9 January

Where There Is Hope. When The Muse Comes

by Jon Katz
Where There Is Hope

Jenny Hare, a wonderful artist from England with a beautiful blog, wrote me this morning to talk about  photo I put up the other day, it zeroed in on the words “hope” and Jenny assumed I painted it, I did not. The artist is named LV Hull, a prolific folk artist who works and lives in Mississippi.

The words “hope” are actually part of a larger work.

Maria bought it during a trip through the South some years ago.

The point of her painting, in the form of a cross, is that wherever there is despair, there is also hope.

Above is the entire artwork, it sits out on our back porch, I am thinking of moving it into my study.

I’m reading a wonderful book about the Underground Railroad – titled The Underground Railroad –  by Colson Whithead, it is a novel,  it won the National Book Award and deservedly so, it is riveting and challenging and disturbing.

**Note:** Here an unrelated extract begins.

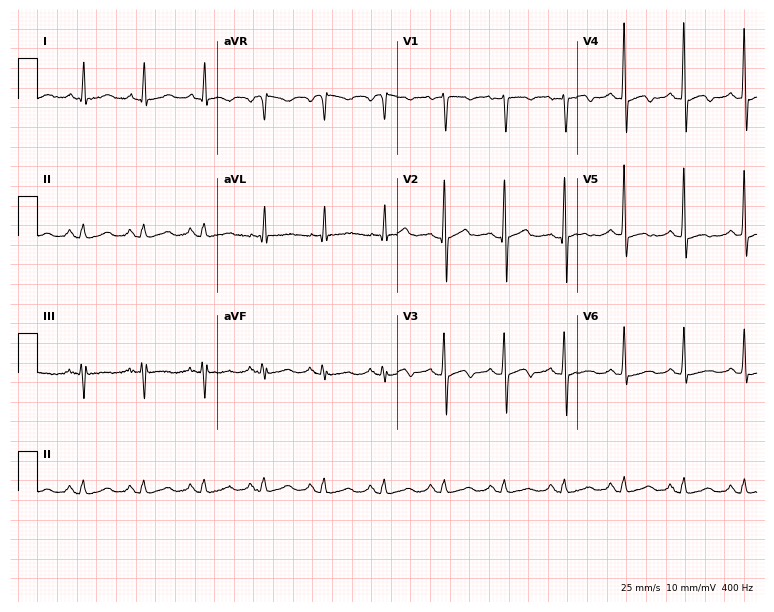
Electrocardiogram, a 50-year-old woman. Overall reading on record: normal ECG.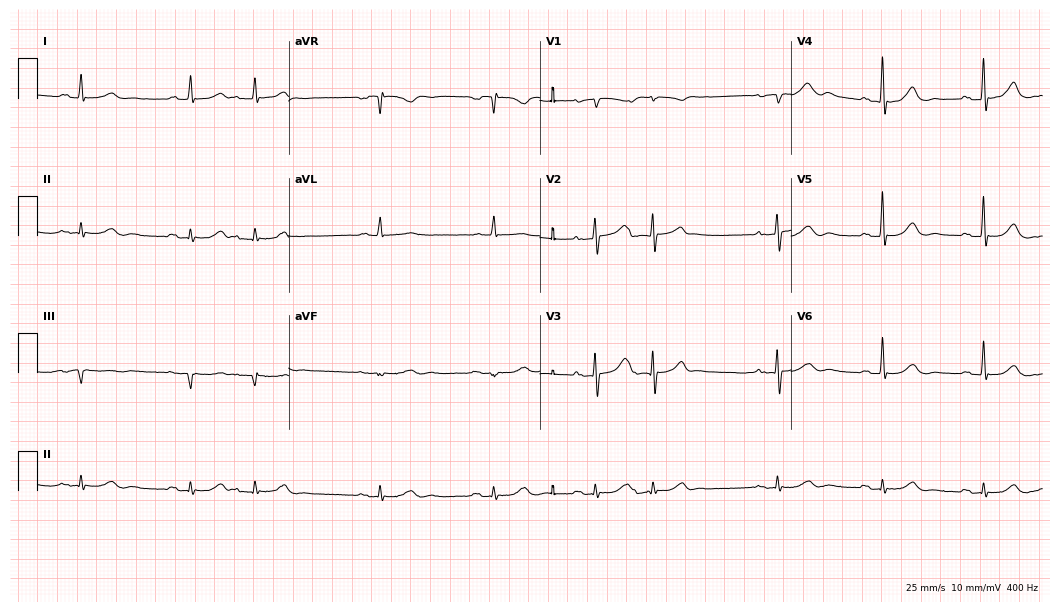
Standard 12-lead ECG recorded from a male, 83 years old. None of these six findings is recorded: first-degree AV block, right bundle branch block, left bundle branch block, sinus bradycardia, atrial fibrillation, sinus tachycardia. Only these six findings were labelled.

I was struck by the hope so many slaves clung to in the midst of unimaginable degradation and suffering, so much worse than the whiners in our political campaign on both sides have experienced. On her blog, Jenny, a former journalist and an author, wrote about the challenging of hope as an artist or creative person.

She panicked when she started work as a reporter, but a friend came over and told her to “Just write…anything, doesn’t matter what, just type something and you’ll be fine.”

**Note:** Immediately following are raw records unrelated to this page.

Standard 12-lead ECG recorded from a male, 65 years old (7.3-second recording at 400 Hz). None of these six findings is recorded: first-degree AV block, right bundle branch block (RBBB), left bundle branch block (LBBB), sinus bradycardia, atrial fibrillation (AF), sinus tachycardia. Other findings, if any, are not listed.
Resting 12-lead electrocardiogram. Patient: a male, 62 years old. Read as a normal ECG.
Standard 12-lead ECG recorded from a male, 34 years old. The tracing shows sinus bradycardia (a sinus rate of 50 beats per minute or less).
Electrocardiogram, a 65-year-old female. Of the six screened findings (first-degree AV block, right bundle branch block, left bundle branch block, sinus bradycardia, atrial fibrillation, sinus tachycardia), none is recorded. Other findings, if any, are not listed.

It was good advice, and Jenny took it, it got her going. It still does. My photo of LV’s cross touched Jenny the other.
“When I began to paint just now,” Jenny wrote on her blog,”I realized that I was itching first to write. I asked the question, what do you want to write, Jenny? The answer was just that. Hope.”

Jenny wrote eloquently about the struggle of the artist and the creative to keep hope alive while also living securely in the world. I know this feeling. When you work alone, there is really no one to prop you up but you. I often write a book chapter and ask myself why anyone will care what I say, or sometimes dread rejection and irrelevance.

It is up to me to find hope. I feel the same way about the politics of the country now. I am  hopeful, good things come in all sorts of unexpected and unpredictable ways. I read about a teacher who has started a blog to spot fake and hateful news and alert advertisers to the fact that their ads are supporting bigotry and hatred. Often, he found, the advertisers, who give money to online marketers,  don’t know, and he has already been responsible for having 400 ads pulled from racist and anti-semitic websites.

He was shocked by his own success, one teacher sitting at his computer.

I think of one of the characters in Whitehead’s novel, she has seen her husband and family sold off, a friend have his hand chopped off for stealing, and lost many friends to starvation and overwork. She has been degraded and abused in every imaginable way, but she is grateful to be alive, and clings every day to her belief in a better life, a better future, a just world.

If she could do it (she is based on a real person), I can certainly do it in America in 2017. My own people were murdered and enslaved for many years, and here I am living a free and better life. I am grateful for that every day, no politician is going to take that from me.

Hope powers my writing, my blog, my photography, my love for Maria. I never dreamed that I would find love, I found it when I was 68. I never gave up on hoping for it. One day I might even have a raging international best-selling book. One can hope.

Jenny thanked me for writing about hope. “Now I will  paint for the sheer, joyous, love of it and my heart is already there on the canvas waiting for me to begin.

I loved Jenny’s paintings, they are beautiful and she has sold many of them. I love her discovery and re-discovery of hope. I commit myself to hope every single day, hope and creativity are two of the most important things in the world. They can life me up and they can lift others up.

How nice my photographs can lift up spirits so far away. They are angels, every one of them heading out into the world to do good. That’s why they are free.

There is good work to be done. My refugee family is arriving soon, and I am eager to mentor and support them, and hopefully show them as the vulnerable and good human beings they are, not as the demons some cast them as being. They have suffered enough.